**** Given data
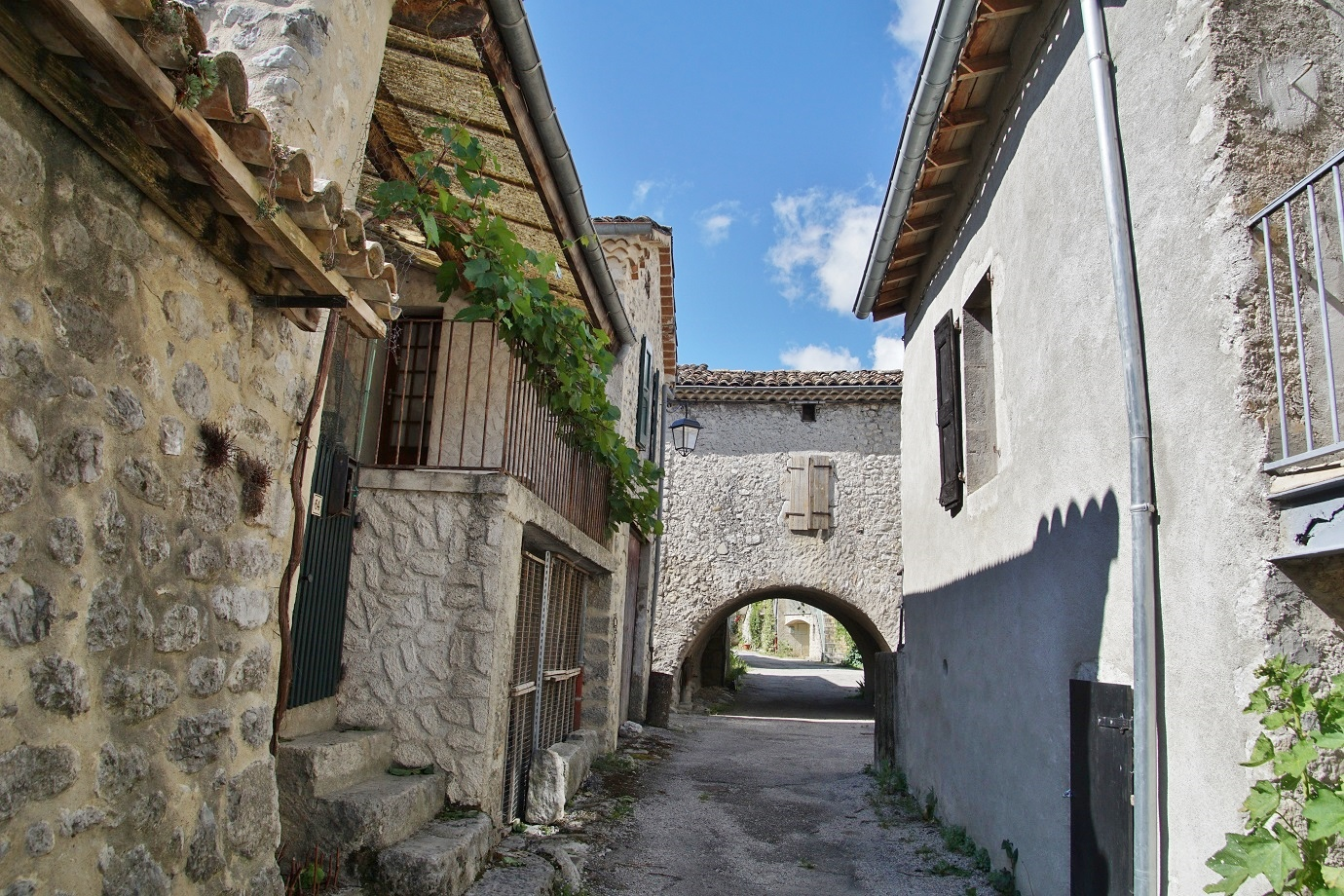 département de la Drôme
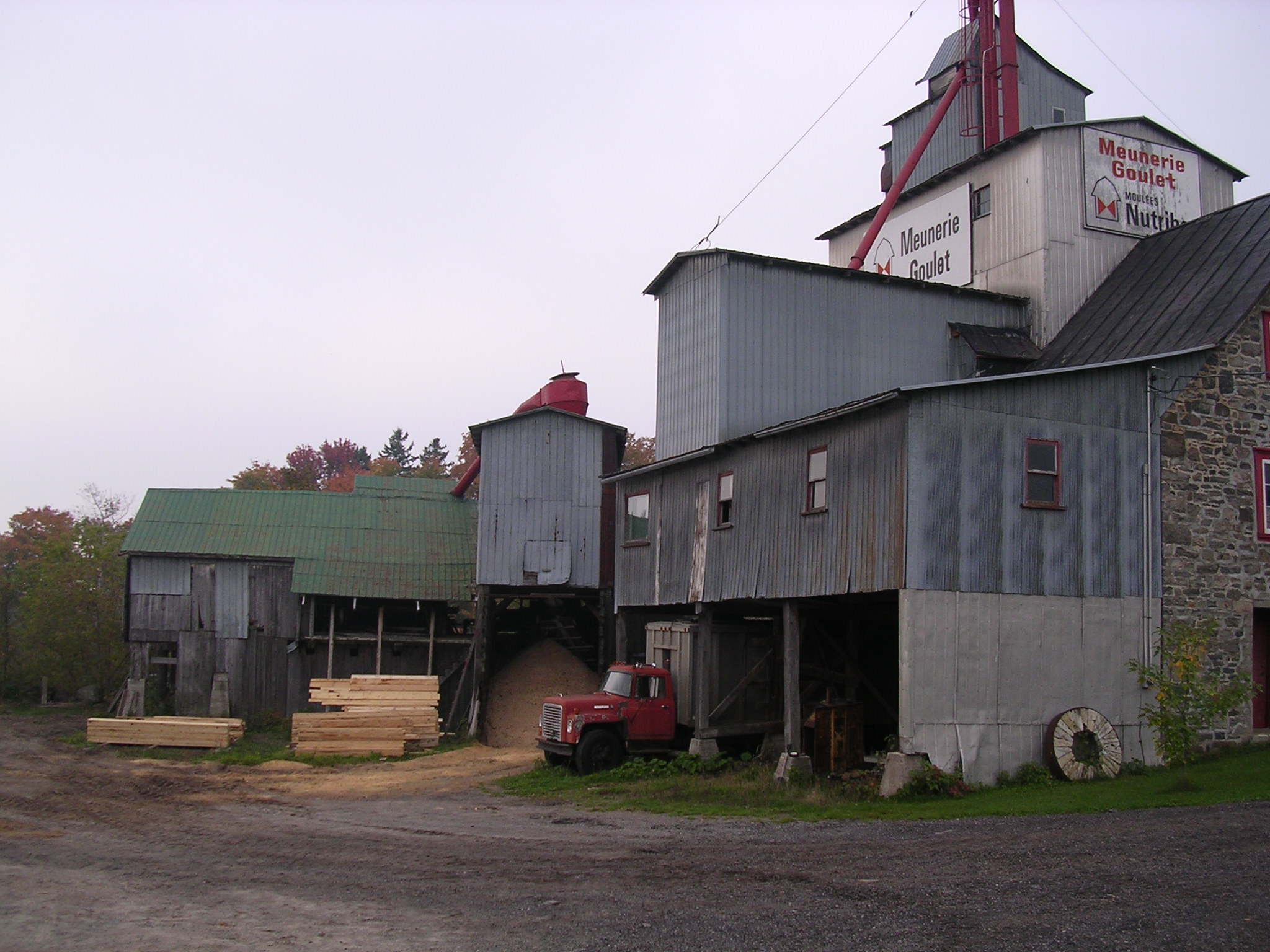 Moulin Goulet, situé sur la rivière des Envies à Saint-Stanislas (Mauricie, Québec). Moulin à eau; moulin à farine; meunerie; moulin à scie.
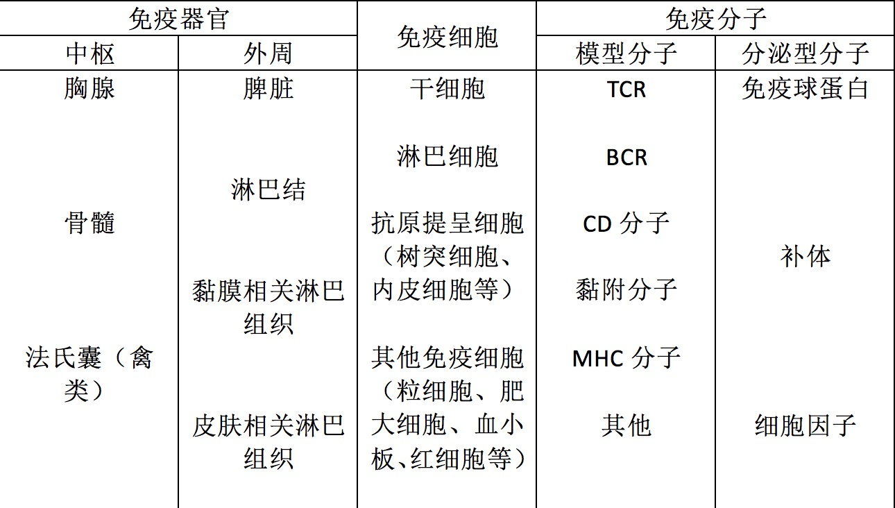 免疫系统组成的缩略图
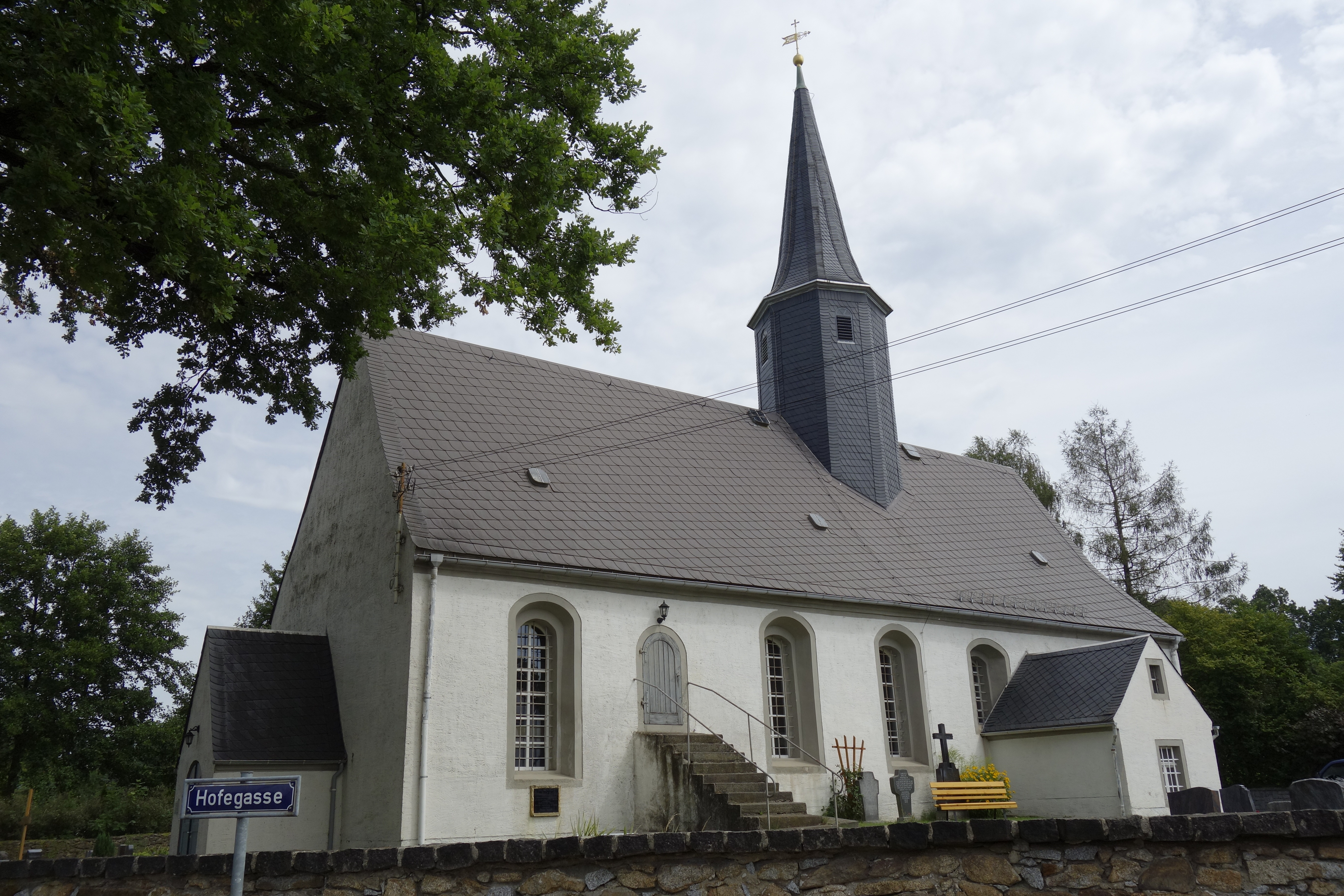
********
■ Exercise: Take the line with "Moulin Goulet, situé" and each line after it through the end of the material above, and reproduce them exactly, both ends included, without pictures.

■ Written response:
 Moulin Goulet, situé sur la rivière des Envies à Saint-Stanislas (Mauricie, Québec). Moulin à eau; moulin à farine; meunerie; moulin à scie.
 免疫系统组成的缩略图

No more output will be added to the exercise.